While there is some debate on the extent and measurement of Japan's setbacks, the economic effect of the Lost Decades is well established, and Japanese policymakers continue to grapple with its consequences.
Japan's economic miracle in the second half of the 20th century ended abruptly at the start of the 1990s. By the late 1980s, the Japanese economy experienced an asset price bubble caused by loan growth quotas dictated upon the banks by Japan's central bank, the Bank of Japan, through a policy mechanism known as the "window guidance". As economist Paul Krugman explained, "Japan's banks lent more, with less regard for quality of the borrower, than anyone else's. In doing so they helped inflate the bubble economy to grotesque proportions." Economist Richard Werner writes that external pressures such as the Plaza Accord and the policy of Ministry of Finance to reduce the official discount rate are insufficient to explain the actions taken by the Bank of Japan.

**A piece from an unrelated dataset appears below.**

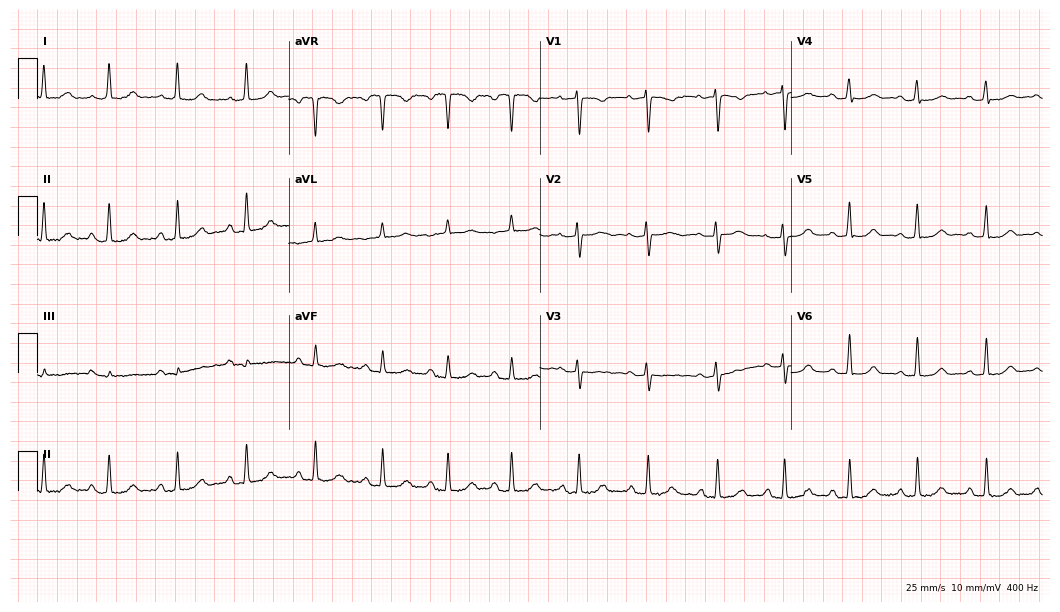
Resting 12-lead electrocardiogram (10.2-second recording at 400 Hz). Patient: a 46-year-old female. None of these six findings is recorded: first-degree AV block, right bundle branch block, left bundle branch block, sinus bradycardia, atrial fibrillation, sinus tachycardia.
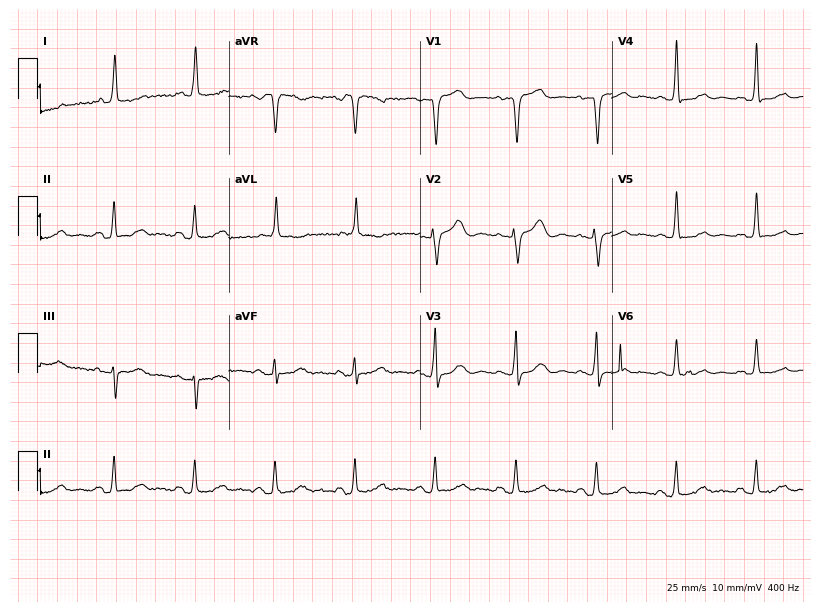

Trying to deflate speculation and keep inflation in check, the Bank of Japan sharply raised inter-bank lending rates in late 1989. This sharp policy caused the bursting of the bubble, and the Japanese stock market crashed. Equity and asset prices fell, leaving overly-leveraged Japanese banks and insurance companies with books full of bad debt. As a result, bank credit growth stagnated. The financial institutions were bailed out through capital infusions from the Government of Japan, loans and cheap credit from the central bank, and the ability to postpone the recognition of losses, ultimately turning them into zombie banks. Yalman Onaran of Bloomberg News writing in Salon stated that the zombie banks were one of the reasons for the following long stagnation. Additionally, Michael Schuman of Time magazine wrote that these banks kept injecting new funds into unprofitable "zombie firms" to keep them afloat, arguing that they were too big to fail. However, most of these companies were too debt-ridden to do much more than survive on bail-out funds. Schuman believed that Japan's economy did not begin to recover until this practice had ended.
Eventually, many of these failing firms became unsustainable, and a wave of consolidation took place, resulting in four national banks in Japan. Many Japanese firms were burdened with heavy debts, and it became very difficult to obtain credit. Many borrowers turned to sarakin (loan sharks) for loans. As of 2012, the official interest rate was 0.1%; the interest rate has remained below 1% since 1994.